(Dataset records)
^^^^^^^^

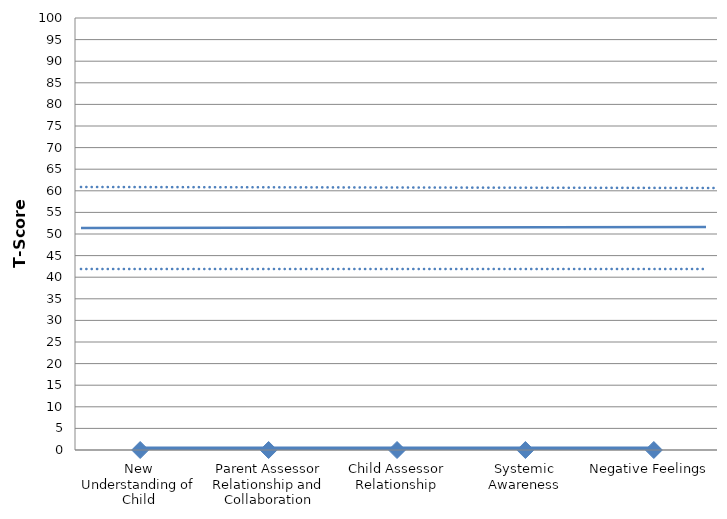
| Category | Series 0 |
|---|---|
| New Understanding of Child | 0 |
| Parent Assessor Relationship and Collaboration | 0 |
| Child Assessor Relationship | 0 |
| Systemic Awareness | 0 |
| Negative Feelings  | 0 |
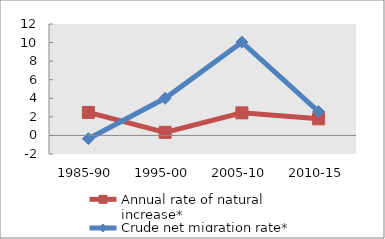
| Category | Annual rate of natural increase* | Crude net migration rate* |
|---|---|---|
| 1985-90 | 2.477 | -0.35 |
| 1995-00 | 0.332 | 3.995 |
| 2005-10 | 2.432 | 10.048 |
| 2010-15 | 1.787 | 2.57 |
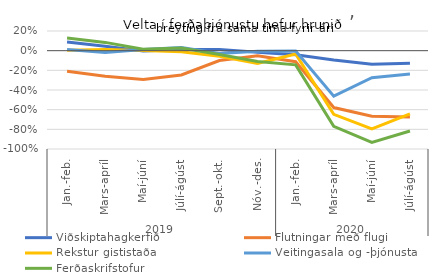
| Category | Viðskiptahagkerfið | Flutningar með flugi | Rekstur gististaða | Veitingasala og -þjónusta | Ferðaskrifstofur |
|---|---|---|---|---|---|
| 0 | 8.921 | -20.965 | 0.318 | 1.248 | 12.872 |
| 1 | 4.547 | -26.045 | 1.298 | -1.886 | 8.414 |
| 2 | -0.39 | -29.247 | 0.261 | 1.188 | 1.477 |
| 3 | 1.137 | -24.684 | -1.029 | 3.157 | 2.646 |
| 4 | 1.182 | -10.08 | -5.602 | -2.959 | -3.818 |
| 5 | -1.531 | -5.187 | -13.09 | -0.691 | -10.928 |
| 6 | -4.12 | -11.259 | -3.389 | -0.37 | -14.418 |
| 7 | -9.497 | -57.855 | -64.799 | -46.297 | -76.961 |
| 8 | -13.823 | -66.59 | -79.525 | -27.546 | -93.378 |
| 9 | -12.872 | -67.469 | -64.306 | -23.768 | -81.686 |
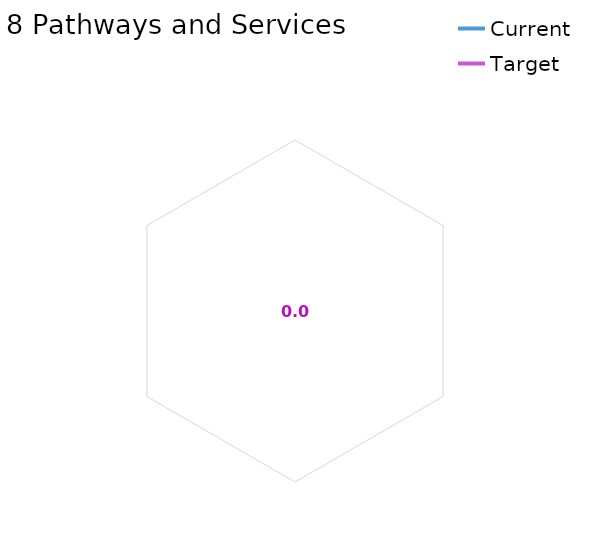
| Category | Current | Target |
|---|---|---|
| 8 Pathways and Services average | 0 | 0 |
| 8.1 Extent of core technology offer | 0 | 0 |
| 8.2 Integration and digital technology | 0 | 0 |
| 8.3 Effective and integrated current service | 0 | 0 |
| 8.4 Clear plan and mechanism for improvement | 0 | 0 |
| 8.5 Sustainable funding model for the service | 0 | 0 |
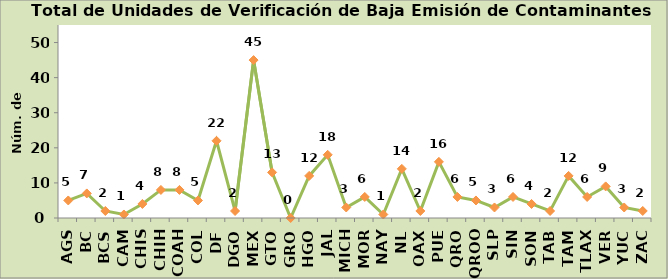
| Category | Total |
|---|---|
| AGS | 5 |
| BC | 7 |
| BCS | 2 |
| CAM | 1 |
| CHIS | 4 |
| CHIH | 8 |
| COAH | 8 |
| COL | 5 |
| DF | 22 |
| DGO | 2 |
| MEX | 45 |
| GTO | 13 |
| GRO | 0 |
| HGO | 12 |
| JAL | 18 |
| MICH | 3 |
| MOR | 6 |
| NAY | 1 |
| NL | 14 |
| OAX | 2 |
| PUE | 16 |
| QRO | 6 |
| QROO | 5 |
| SLP | 3 |
| SIN | 6 |
| SON | 4 |
| TAB | 2 |
| TAM | 12 |
| TLAX | 6 |
| VER | 9 |
| YUC | 3 |
| ZAC | 2 |

^^^^^^^^

Instructions to follow
Each line of the data above must be reproduced as written. Skip the pictures.

Answer below
| Category | Series 0 |
|---|---|
| New Understanding of Child | 0 |
| Parent Assessor Relationship and Collaboration | 0 |
| Child Assessor Relationship | 0 |
| Systemic Awareness | 0 |
| Negative Feelings  | 0 |
| Category | Annual rate of natural increase* | Crude net migration rate* |
|---|---|---|
| 1985-90 | 2.477 | -0.35 |
| 1995-00 | 0.332 | 3.995 |
| 2005-10 | 2.432 | 10.048 |
| 2010-15 | 1.787 | 2.57 |
| Category | Viðskiptahagkerfið | Flutningar með flugi | Rekstur gististaða | Veitingasala og -þjónusta | Ferðaskrifstofur |
|---|---|---|---|---|---|
| 0 | 8.921 | -20.965 | 0.318 | 1.248 | 12.872 |
| 1 | 4.547 | -26.045 | 1.298 | -1.886 | 8.414 |
| 2 | -0.39 | -29.247 | 0.261 | 1.188 | 1.477 |
| 3 | 1.137 | -24.684 | -1.029 | 3.157 | 2.646 |
| 4 | 1.182 | -10.08 | -5.602 | -2.959 | -3.818 |
| 5 | -1.531 | -5.187 | -13.09 | -0.691 | -10.928 |
| 6 | -4.12 | -11.259 | -3.389 | -0.37 | -14.418 |
| 7 | -9.497 | -57.855 | -64.799 | -46.297 | -76.961 |
| 8 | -13.823 | -66.59 | -79.525 | -27.546 | -93.378 |
| 9 | -12.872 | -67.469 | -64.306 | -23.768 | -81.686 |
| Category | Current | Target |
|---|---|---|
| 8 Pathways and Services average | 0 | 0 |
| 8.1 Extent of core technology offer | 0 | 0 |
| 8.2 Integration and digital technology | 0 | 0 |
| 8.3 Effective and integrated current service | 0 | 0 |
| 8.4 Clear plan and mechanism for improvement | 0 | 0 |
| 8.5 Sustainable funding model for the service | 0 | 0 |
| Category | Total |
|---|---|
| AGS | 5 |
| BC | 7 |
| BCS | 2 |
| CAM | 1 |
| CHIS | 4 |
| CHIH | 8 |
| COAH | 8 |
| COL | 5 |
| DF | 22 |
| DGO | 2 |
| MEX | 45 |
| GTO | 13 |
| GRO | 0 |
| HGO | 12 |
| JAL | 18 |
| MICH | 3 |
| MOR | 6 |
| NAY | 1 |
| NL | 14 |
| OAX | 2 |
| PUE | 16 |
| QRO | 6 |
| QROO | 5 |
| SLP | 3 |
| SIN | 6 |
| SON | 4 |
| TAB | 2 |
| TAM | 12 |
| TLAX | 6 |
| VER | 9 |
| YUC | 3 |
| ZAC | 2 |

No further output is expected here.